A/J mice bearing subcutaneous NXS2 tumors were treated with IT-IC or IV-IC or received no treatment. Mice were sacrificed 4 days post-treatment initiation and tumors underwent flow cytometric analysis. Using flow cytometry, post-treatment tumor NKG2D expression (MFI) on activated natural killer cells (A) and cytotoxic T cells (B) are plotted against each mouse’s percent tumor growth. (C) shows bar graphs of the same data in (A–B). (D) shows, within each mouse’s tumor, the NKG2D expression (MFI) on double positive NKp46+, NKG2A/C/E+ NK cells vs that same animal’s NKG2D MFI on double positive CD8+, NKG2A/C/E+ T cells (x-axis). All panels represent data from 6 independent experiments with an average of 19 mice total within each treatment group.

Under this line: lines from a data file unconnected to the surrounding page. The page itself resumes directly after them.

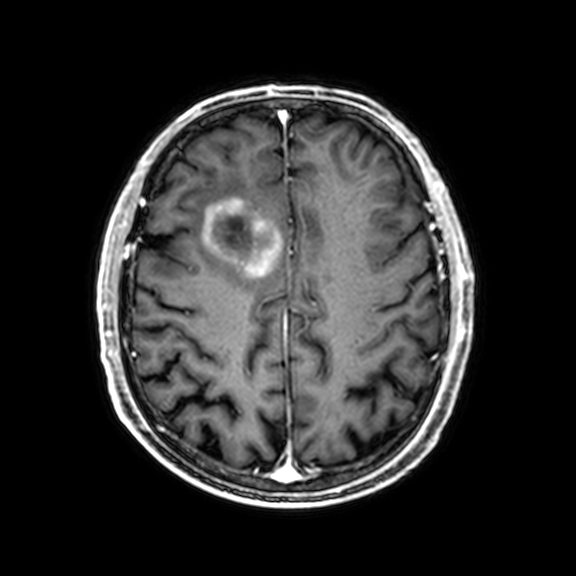
Summary: 3 Tesla brain MRI. Study: ring-enhancing brain masses.
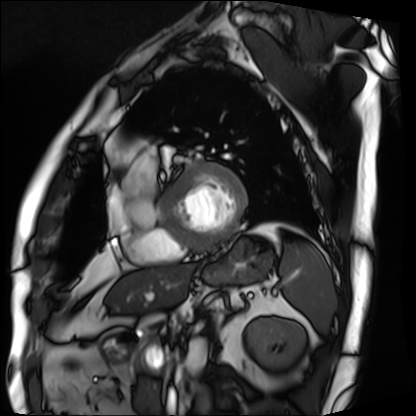
Cardiac MRI.
Subject group: patient.
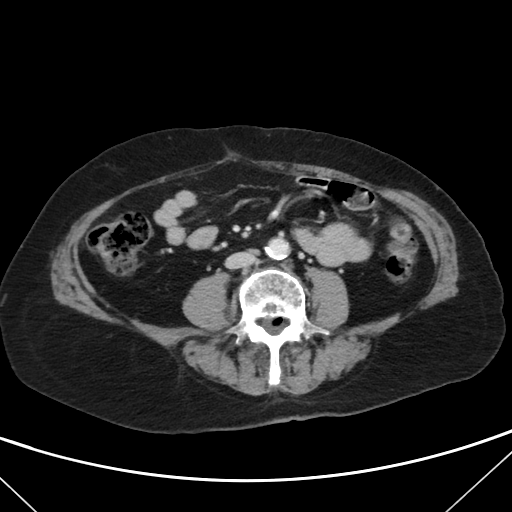
Multiphase abdominal CT, liver, portal venous phase. Patient: female, age 74. History: viral hepatitis.
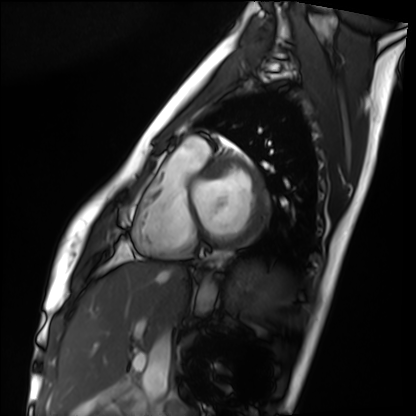
| field | value |
|---|---|
| modality | cardiac MRI |
| subject group | healthy volunteer |
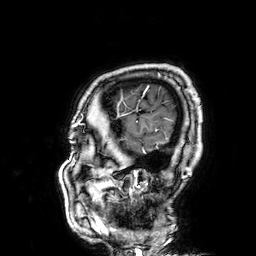
  modality:
    type: brain MRI
    field_strength: 3T
  series: 3D T1-weighted
  study_topic: ring-enhancing brain masses
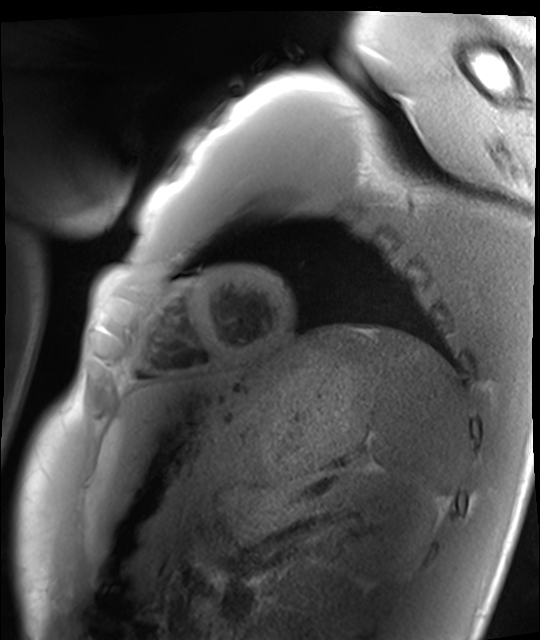
Cardiac MRI. Subject group: healthy volunteer.

Figure 5. Initial Tumor Load Shows an Inhibitory Interaction Effect on Hu14.18-IL2 Treatment and Correlates with Tumor Growth

Four days after randomization and treatment initiation, A/J mice bearing subcutaneous NXS2 were sacrificed for flow cytometric analysis of their tumors. (A) shows individual mouse tumor volumes at the day of randomization (Initial Tumor Volume (mm3)) plotted against Day 4 Tumor Volume. Linear regression models for each treatment group are shown. (B) shows Day 4 Tumor Volume data stratified into four quartiles based on initial tumor volume (separated by 33.9, 76.3, 130.9) as well as three treatment groups. All panels represent data from 11 independent experiments with an average of 48 mice total within each treatment group.